### Data for analysis
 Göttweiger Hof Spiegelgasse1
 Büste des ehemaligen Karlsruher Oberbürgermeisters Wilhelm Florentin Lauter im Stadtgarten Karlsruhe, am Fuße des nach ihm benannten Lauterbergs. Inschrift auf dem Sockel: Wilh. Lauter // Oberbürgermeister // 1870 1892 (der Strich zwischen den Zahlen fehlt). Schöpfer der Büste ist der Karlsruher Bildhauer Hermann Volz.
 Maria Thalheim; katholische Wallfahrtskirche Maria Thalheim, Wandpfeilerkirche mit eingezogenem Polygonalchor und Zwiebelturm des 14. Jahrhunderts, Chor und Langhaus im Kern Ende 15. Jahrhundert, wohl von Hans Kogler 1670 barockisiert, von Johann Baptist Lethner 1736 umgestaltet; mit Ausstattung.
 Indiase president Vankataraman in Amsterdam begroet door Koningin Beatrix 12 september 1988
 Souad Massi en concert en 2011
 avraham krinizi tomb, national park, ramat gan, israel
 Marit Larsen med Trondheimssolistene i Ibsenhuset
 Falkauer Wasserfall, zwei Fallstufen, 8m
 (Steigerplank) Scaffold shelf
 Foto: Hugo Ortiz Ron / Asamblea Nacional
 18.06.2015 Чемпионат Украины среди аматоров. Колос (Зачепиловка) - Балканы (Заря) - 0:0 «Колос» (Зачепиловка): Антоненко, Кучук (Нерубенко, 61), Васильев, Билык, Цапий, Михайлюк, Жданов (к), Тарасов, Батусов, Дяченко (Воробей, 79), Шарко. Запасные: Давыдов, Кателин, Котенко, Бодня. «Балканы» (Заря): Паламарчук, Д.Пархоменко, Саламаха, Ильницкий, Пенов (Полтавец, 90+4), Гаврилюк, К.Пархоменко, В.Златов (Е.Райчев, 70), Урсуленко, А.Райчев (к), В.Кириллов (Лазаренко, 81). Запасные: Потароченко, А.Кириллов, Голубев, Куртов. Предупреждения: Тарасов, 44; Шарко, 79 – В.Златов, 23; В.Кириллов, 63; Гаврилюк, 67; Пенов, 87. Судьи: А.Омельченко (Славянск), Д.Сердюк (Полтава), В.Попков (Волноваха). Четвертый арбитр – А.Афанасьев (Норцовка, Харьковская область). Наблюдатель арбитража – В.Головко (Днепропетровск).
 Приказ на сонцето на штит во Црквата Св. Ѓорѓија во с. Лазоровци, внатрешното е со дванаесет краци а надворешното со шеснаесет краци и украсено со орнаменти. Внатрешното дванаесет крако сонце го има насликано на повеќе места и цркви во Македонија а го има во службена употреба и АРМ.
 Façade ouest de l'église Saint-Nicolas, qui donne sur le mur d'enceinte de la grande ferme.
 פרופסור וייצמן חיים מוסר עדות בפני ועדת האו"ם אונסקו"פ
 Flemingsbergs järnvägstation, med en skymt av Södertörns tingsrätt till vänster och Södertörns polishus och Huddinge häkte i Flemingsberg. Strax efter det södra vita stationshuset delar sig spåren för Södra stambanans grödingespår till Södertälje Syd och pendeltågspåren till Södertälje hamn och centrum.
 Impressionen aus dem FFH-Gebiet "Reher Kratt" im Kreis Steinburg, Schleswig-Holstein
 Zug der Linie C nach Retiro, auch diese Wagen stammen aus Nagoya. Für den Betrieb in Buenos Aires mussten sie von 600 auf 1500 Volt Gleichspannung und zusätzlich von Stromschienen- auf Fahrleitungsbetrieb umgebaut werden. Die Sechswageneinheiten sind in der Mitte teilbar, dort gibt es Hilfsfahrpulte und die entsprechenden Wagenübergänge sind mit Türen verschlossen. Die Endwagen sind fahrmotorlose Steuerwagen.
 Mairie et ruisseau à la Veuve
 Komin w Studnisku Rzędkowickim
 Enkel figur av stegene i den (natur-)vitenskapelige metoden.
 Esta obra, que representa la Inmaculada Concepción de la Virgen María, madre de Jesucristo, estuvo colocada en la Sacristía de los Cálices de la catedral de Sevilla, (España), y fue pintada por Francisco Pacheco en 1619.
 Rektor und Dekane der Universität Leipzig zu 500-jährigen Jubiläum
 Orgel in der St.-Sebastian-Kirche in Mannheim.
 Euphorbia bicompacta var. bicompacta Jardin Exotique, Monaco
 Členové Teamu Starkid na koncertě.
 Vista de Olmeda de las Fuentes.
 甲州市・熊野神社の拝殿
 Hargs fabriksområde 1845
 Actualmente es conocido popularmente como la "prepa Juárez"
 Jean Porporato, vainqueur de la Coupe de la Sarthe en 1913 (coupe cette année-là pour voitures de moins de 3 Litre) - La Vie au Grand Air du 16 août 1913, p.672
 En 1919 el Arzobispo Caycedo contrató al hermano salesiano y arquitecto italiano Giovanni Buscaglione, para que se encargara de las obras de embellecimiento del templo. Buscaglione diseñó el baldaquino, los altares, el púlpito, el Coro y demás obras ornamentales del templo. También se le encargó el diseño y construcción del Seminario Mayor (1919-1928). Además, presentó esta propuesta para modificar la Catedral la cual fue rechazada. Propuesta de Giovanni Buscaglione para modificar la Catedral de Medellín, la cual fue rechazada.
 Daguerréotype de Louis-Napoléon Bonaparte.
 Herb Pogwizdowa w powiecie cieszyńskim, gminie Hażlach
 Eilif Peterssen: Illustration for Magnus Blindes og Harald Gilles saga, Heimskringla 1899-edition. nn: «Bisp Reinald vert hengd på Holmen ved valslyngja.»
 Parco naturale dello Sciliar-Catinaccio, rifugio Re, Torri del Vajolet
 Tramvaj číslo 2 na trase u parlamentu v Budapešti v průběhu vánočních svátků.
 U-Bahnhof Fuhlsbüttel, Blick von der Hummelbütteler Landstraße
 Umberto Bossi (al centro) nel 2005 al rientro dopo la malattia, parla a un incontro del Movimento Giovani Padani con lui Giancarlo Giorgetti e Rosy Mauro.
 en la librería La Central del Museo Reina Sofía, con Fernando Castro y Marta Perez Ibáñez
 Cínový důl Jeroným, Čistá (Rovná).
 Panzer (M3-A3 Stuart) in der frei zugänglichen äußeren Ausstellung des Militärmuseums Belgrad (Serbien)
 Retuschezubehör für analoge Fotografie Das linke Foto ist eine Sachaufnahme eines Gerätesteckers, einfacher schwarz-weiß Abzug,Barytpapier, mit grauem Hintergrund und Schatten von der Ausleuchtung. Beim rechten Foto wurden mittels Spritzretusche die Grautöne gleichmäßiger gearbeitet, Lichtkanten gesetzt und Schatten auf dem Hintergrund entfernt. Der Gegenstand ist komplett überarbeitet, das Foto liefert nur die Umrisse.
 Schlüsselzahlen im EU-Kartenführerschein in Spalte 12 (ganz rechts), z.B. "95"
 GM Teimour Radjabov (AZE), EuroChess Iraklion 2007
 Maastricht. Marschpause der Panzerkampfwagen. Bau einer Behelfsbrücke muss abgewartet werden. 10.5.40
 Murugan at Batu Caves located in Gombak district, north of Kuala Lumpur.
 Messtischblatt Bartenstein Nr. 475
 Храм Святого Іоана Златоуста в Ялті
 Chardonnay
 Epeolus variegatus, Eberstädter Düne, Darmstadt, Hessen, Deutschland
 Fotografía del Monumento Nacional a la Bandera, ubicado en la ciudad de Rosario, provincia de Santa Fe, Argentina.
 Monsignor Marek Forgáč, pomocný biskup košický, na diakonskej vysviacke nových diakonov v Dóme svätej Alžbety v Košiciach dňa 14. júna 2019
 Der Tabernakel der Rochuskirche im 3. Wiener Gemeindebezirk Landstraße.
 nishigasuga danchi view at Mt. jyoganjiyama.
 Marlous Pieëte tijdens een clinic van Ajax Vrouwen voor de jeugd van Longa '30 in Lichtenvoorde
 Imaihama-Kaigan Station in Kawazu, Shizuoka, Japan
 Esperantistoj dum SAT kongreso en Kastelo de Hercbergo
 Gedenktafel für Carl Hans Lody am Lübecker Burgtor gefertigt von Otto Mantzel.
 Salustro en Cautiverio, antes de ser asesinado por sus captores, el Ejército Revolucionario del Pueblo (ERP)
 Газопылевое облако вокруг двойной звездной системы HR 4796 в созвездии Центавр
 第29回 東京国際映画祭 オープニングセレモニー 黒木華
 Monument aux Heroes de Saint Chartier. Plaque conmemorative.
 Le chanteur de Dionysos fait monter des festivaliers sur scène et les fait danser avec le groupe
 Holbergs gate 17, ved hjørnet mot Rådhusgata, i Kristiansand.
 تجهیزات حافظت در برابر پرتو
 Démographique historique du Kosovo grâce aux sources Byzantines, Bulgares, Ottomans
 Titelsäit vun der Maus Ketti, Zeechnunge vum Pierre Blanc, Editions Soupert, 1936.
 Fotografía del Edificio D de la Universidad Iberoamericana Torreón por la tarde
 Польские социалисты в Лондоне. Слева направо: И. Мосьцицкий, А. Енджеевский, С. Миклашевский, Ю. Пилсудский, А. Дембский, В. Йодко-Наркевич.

### Work instruction
Say only how many lines above contain "Nacional", with no other words.

### Solution to this exercise
2